Don't edit knowledge.db by hand
knowledge.db is a binary file. The only supported way to change it is to edit the Markdown sources and rerun the build. Editing the binary directly will corrupt the SHA-256 verification path and break retrieval.
How retrieval ties back to the LLM prompt¶
At runtime, each user utterance flows through three steps before the LLM sees it:
- Encode the query. Sauti runs the user's question through the same
all-MiniLM-L6-v2model that encoded the chunks at build time. - Search.
SautiRag.SearchAsync(query, numResults: 3)returns the three highest-similarity chunks. - Assemble the prompt. The chunks are spliced into the system prompt under a
"Relevant context:"header, following the verbatim § 4.5 pattern from the architecture spec.
The exact prompt-assembly code lives in experiments/05-full-voice-loop/FullVoiceLoop.cs:BuildPrompt. See Architecture - prompt assembly.
Tuning retrieval¶
A handful of knobs change retrieval behaviour:
| Knob | Where | Effect |
|---|---|---|
numResults |
Argument to SautiRag.SearchAsync |
More chunks -> more context, but blows the LLM's word budget faster. Default 3. |
TargetChunkChars |
Constant on KnowledgeBaseChunker |
Smaller chunks -> more granular retrieval, but each chunk carries less context. |
knowledgeTag |
Template field | Scopes retrieval to a path prefix. NPC dialogue can constrain to frostmere/npcs/ so the model doesn't surface unrelated lore. |
| Source content | knowledge-base/*.md |
The biggest lever. A well-authored knowledge base outperforms any tuning. |
Verifying retrieval is working¶
The fastest way to check whether RAG is doing useful work: open Experiment 04 — RAG Grounding. It has a Disable RAG For Comparison toggle that runs the same question twice — once without retrieval, once with. If both answers look similar, retrieval isn't firing, or the knowledge base doesn't yet contain the right facts.

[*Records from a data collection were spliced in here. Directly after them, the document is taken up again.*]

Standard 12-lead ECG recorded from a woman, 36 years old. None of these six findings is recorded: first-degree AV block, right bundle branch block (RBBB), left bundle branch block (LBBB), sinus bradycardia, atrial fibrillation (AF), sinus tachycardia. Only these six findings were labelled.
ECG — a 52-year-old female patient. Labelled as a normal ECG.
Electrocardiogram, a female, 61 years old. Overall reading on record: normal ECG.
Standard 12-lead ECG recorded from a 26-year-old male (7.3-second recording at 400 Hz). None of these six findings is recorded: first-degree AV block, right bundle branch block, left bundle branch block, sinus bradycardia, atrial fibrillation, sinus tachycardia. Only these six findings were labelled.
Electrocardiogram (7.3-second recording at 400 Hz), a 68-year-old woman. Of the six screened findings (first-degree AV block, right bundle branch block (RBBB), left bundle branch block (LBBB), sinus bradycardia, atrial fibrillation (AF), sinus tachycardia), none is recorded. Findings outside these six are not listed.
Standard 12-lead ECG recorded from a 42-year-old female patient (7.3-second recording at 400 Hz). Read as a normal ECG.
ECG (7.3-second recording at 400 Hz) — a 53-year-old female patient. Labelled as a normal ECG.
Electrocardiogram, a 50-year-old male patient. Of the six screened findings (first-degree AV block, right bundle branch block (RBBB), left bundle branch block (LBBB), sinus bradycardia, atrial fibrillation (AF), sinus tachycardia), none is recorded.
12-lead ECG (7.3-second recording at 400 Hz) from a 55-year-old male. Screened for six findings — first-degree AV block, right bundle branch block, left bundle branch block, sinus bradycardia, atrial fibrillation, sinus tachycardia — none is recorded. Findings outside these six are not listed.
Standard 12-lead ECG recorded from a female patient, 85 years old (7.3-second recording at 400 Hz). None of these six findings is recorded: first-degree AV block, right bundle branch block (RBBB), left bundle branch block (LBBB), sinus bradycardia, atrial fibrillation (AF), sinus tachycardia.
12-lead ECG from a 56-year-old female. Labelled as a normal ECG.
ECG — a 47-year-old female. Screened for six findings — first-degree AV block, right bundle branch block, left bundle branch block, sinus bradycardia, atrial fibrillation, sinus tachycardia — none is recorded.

Common authoring mistakes¶
| Mistake | Symptom | Fix |
|---|---|---|
| Forgetting to run the build menu after editing | "Why doesn't the LLM know about my new NPC?" | Run Sauti -> Build Knowledge Base. |
Naming a content file README.md |
The file is silently skipped | Rename it. The skip is by exact filename. |
| Cramming multiple subjects into one paragraph | Retrieval returns too-broad chunks; LLM context fills up | Split into paragraphs by subject. |
| Pronoun chains across paragraphs | Retrieved chunks read as "She did this..." with no antecedent | Use proper nouns in every paragraph. |
| Lists / tables / bullets | The chunker preserves Markdown punctuation; Kokoro will say "asterisk asterisk Hello asterisk asterisk" | Rewrite as prose. The voice prompt rules forbid markdown in the response; the same logic applies to input the LLM is likely to echo. |
Cross-references¶
- The Markdown-to-chunk pipeline lives in
Assets/Sauti/Editor/KnowledgeBaseChunker.cs. - The embedder lives in
Assets/Sauti/Editor/MiniLmRagEmbedder.cs. - The binary writer + Editor menu live in
Assets/Sauti/Editor/RagDatabaseBuilder.cs. - The spec lives in
memory/voice_ai_architecture.md § 4.3 + § 4.4.